## PROBLEM TO WORK ON
Set down exactly, from the records below, the line with "organism: C57BL Mouse" through the line with "sample: C. elegans embryo early stage", and nothing else.

## RECORDS TO PROCESS
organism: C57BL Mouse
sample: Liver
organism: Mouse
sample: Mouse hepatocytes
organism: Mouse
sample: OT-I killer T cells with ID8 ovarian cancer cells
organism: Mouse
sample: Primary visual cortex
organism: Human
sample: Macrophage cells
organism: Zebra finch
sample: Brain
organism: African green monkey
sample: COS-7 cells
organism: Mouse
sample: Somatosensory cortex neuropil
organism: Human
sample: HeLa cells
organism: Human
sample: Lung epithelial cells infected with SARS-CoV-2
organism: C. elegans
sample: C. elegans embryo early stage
---
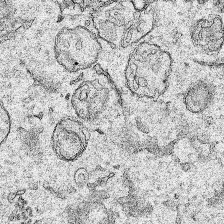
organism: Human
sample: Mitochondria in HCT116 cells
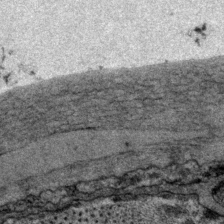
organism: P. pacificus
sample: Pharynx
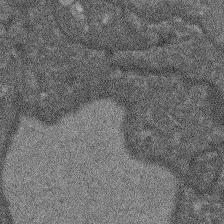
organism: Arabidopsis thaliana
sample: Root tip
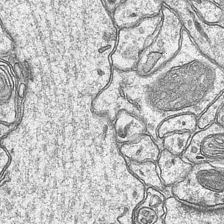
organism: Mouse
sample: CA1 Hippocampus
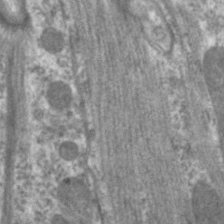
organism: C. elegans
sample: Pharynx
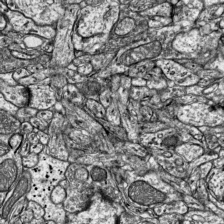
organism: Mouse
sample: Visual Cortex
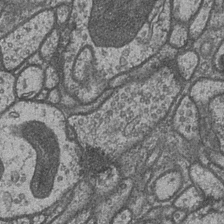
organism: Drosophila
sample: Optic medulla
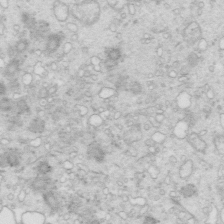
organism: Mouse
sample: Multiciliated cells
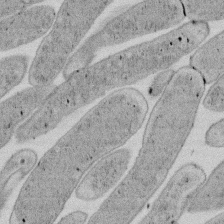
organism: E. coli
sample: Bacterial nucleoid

## SOLUTION FOR THIS EXERCISE
organism: C57BL Mouse
sample: Liver
organism: Mouse
sample: Mouse hepatocytes
organism: Mouse
sample: OT-I killer T cells with ID8 ovarian cancer cells
organism: Mouse
sample: Primary visual cortex
organism: Human
sample: Macrophage cells
organism: Zebra finch
sample: Brain
organism: African green monkey
sample: COS-7 cells
organism: Mouse
sample: Somatosensory cortex neuropil
organism: Human
sample: HeLa cells
organism: Human
sample: Lung epithelial cells infected with SARS-CoV-2
organism: C. elegans
sample: C. elegans embryo early stage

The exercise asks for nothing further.